The fine fiery sparkle that buyers like can never be obtained when color is used that has been cooled down with water or low wines, the rum always having a dull hazy look. Care must be taken that the sample vials are of the same tint and thickness. The sample in the rum store was always sealed to prevent tampering with, and another one kept elsewhere in case of accident. The difference in the coloring for the two markets was so distinct that any planter going into a distillery could toll by a glance at the sample for which market, London or Liverpool, the rum was intended. When a shipment was ready a permit to ship had to be obtained and the rum shipped within three days.

Puncheons had to be filled so that if the hand is laid flat on the cask and the thumb inserted into the bung hole the rum would reach the joint of the thumb. Each month the distillery was visited by the Commissary of Taxation who took a copy of the distillery journal (upon the inside cover of which the license to distill was pasted) in which was kept an accurate account of the gallons of wash set up, density, gallons wash used, gallons wash on hand, number of stills run, gallons rum made, proof, gallons rum shipped, and on hand.

He then took stock of wash in liquor loft and rum on hand in rum store, and if these did not agree with the journal a heavy fine was inflicted. Each commissary has a separate district the one in question comprising 16 estates making from 35,000 to 100,000 gallons each. No rum can be taken out of the rum store even if bunged up, without a permit.

Many people fancy that Jamaica possesses some trade secret by which they are enabled to make a superior article. Such is not the case now and I doubt if it ever was. They have, however, one advantage—viz., water especially suited for distilling purposes.

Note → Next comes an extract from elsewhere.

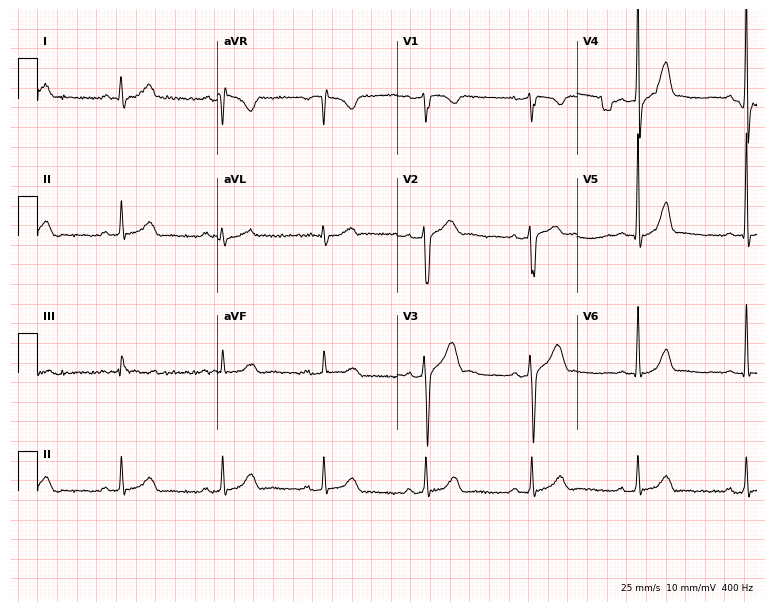
12-lead ECG (7.3-second recording at 400 Hz) from a 37-year-old man. Screened for six findings — first-degree AV block, right bundle branch block, left bundle branch block, sinus bradycardia, atrial fibrillation, sinus tachycardia — none is recorded. Other findings, if any, are not listed.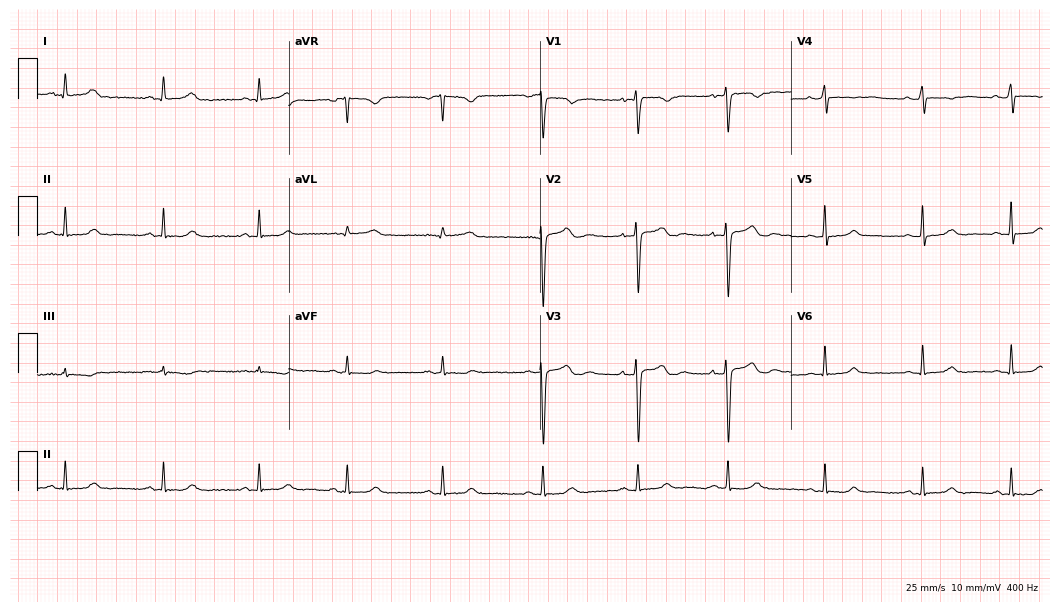
Standard 12-lead ECG recorded from a 34-year-old female (10.2-second recording at 400 Hz). None of these six findings is recorded: first-degree AV block, right bundle branch block, left bundle branch block, sinus bradycardia, atrial fibrillation, sinus tachycardia.

The preference for Jamaica rum is rather due to the fact that at the time when that island was the chief source of supply they made an article that caught the public eye and taste, made them their study, created a good name for their rum, and that good name has ever since been their best advertisement.

With proper attention to setting up, temperature of liquor loft, coloring and distilling, and above all cleanliness, Queensland distillers will attain a like result. Their first shipments will either make or mar their future prospects of success. Their first object then should be to find out what is required by the market they intend to try, and having ascertained this it almost entirely lies with themselves whether they will have to withdraw from, or become successful competitors in the great markets of the world.


[An interesting remark from another issue. We see that darker rum was valued for its ability to vat with other lighter colored rums.]

Next to strength, color is the great desideratum and here it is that some at least of the rum recently shipped has come to grief. Buyers desire “a full good dark” color, which is scarce and required for vatting with light colored West Indian sorts. As in dealing with all produce, buyers’ tastes should be constantly and carefully studied and even in the matter of packages the London buyers have their fancies. They object to brandy hogsheads or quarter casks, and prefer beer barrels and hogsheads, and then whiskey hogsheads and quarter casks. When attention has been paid to the above details Queenslanders may hope to relieve their own congested markets and profit thereby in two directions—at home and abroad. Owing to the variations in London prices it may be required at times to hold considerable stocks, but the relief, present and prospective, of knowing that we have a sure, if intermittent, outlet for our rum should lead to the expansion of the industry and consequently a more profitable sale for one of the great bye-products of the sugar industry.